Info Menarik

Miras Resmi Terbatas, Miras Oplosan Merajalela – Tribunnews.com

Written by Satrio Elang

TRIBUNNEWS.COM, JAKARTA – Lembaga Penelitian dan Pengembangan Sumber Daya Manumur (LAKPESDAM) dari Dewan Daerah Nahdlatul Ulama (PWNU) DKI Jakarta, menjalankan survei pada bulan Februari – Maret.

Survei menunjukkan Permendag no 06 / M-DAG / PER / 1/2015, kurang efektif dalam menangani masalah sirkulasi alkohol (minuman keras).

Kepala Bagian Penelitian LAKPESDAM PWNU DKI Jakarta, Abdul Wahid dalam siaran pers yang diterima oleh Tribunnews.com, menyebutkan hasil survei yang dilakukan oleh PWNU, menunjukkan pengetatan peraturan terhadap kelompok alkohol A, berdampak pada peningkatan konsumsi alkohol.

Dibaca: Buwas: Sirkulasi Narkoba di Indonesia, Bangau yang Berat

"Minuman beralkohol kelas A semakin sulit diakses, namun berdampak pada peredaran minuman minum yang meningkat, yang sebenarnya dikonsumsi oleh anak di bawah umur," kata Abdul Wahid, Selasa (15/8/2015)

Abdul Wahid menyebutkan bahwa karena sulitnya minuman beralkohol diakses, sebagian besar remaja yang mengkonsumsi alkohol akhirnya beralih ke alkohol, yang relatif mudah diakses.

Survei PWNI yang dilakukan pada 327 remaja, berumur antara 12-21 tahun, menunjukkan bahwa responden yang mengaku mengkonsumsi alkohol oplosan, 71,5 persen mengaku mengakses oplosan dari toko herbal.

"Sisanya di toko bahan makanan merupakan 14,3 persen, dan melalui perantara 7,1 persen," katanya.
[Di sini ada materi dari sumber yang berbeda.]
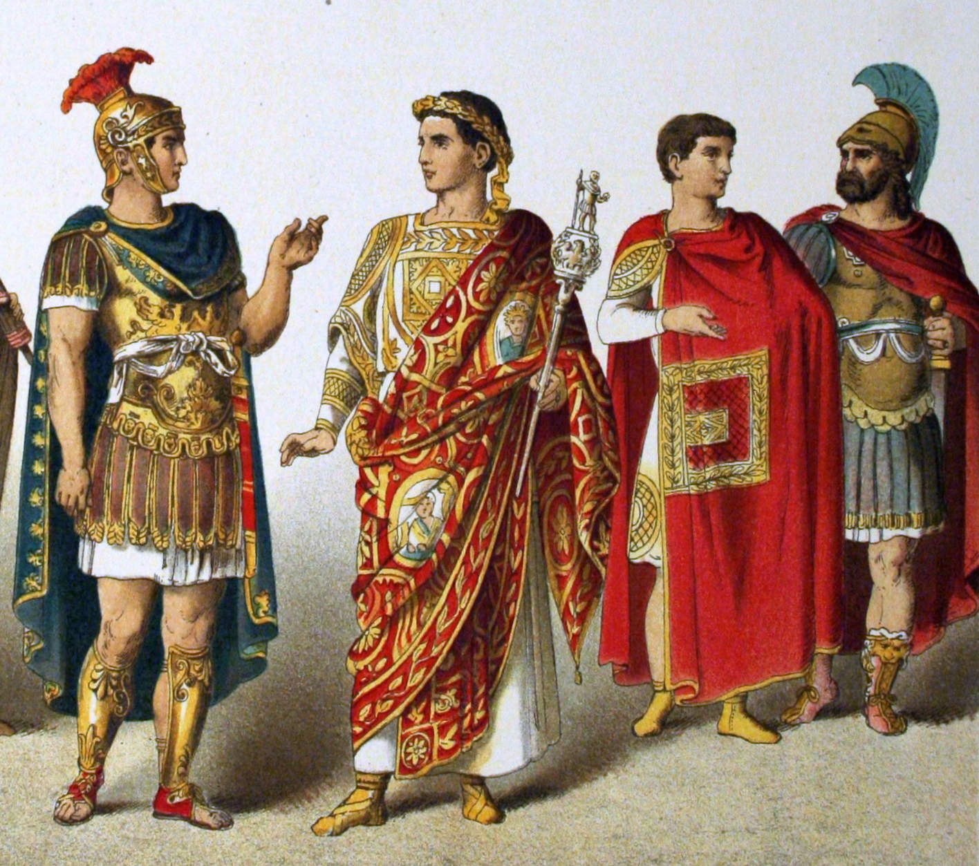 Ancient Times, Roman

Baca: Karpet Merah ke Bubur Lebo Akan Menyambut Presiden Jokowi, Disini Persiapan Sidang Pleno MPR

"Ramuan Warung merupakan pilihan utama responden, karena warung herbal mudah dijangkau, jarang ada razia, dan hampir di tiap sudut jalan dan gang," katanya.

Adul Wahid mengatakan, dari pencarian pihaknya, diketahui pemahaman remaja mabuk alkohol terhadap oplosan, masih tergolong minimal. Jadi mereka tak berpikir dua kali untuk minum alkohol.

Ketua Umum LAKPESDAM PWNU DKI Jakarta, Mohammad Shodri, mengatakan untuk mengatasi masalah tersebut, dibutuhkan pola penanganan yang lebih bagus. Pemerintah yang juga mengakomodasi produksi, distribusi dan pengawasan penjualan minuman beralkohol, bukan larangan total.

"Karena itu, bila benar-benar dilarang, ini mempengaruhi konsumsi minuman oplosan, dan ini lebih berbahaya," katanya.

Sayangnya, dalam rilis yang diterima Tribunnews.com, belum ada informasi mengenai jumlah konsumen alkohol oplosan sebelum Peraturan Menteri Perdagangan seputar minuman beralkohol dikeluarkan.

Source link

About the author

Satrio Elang

Pemuda biasa yang masih duduk di bangku kuliah dan ingin berbagi kepada sesama.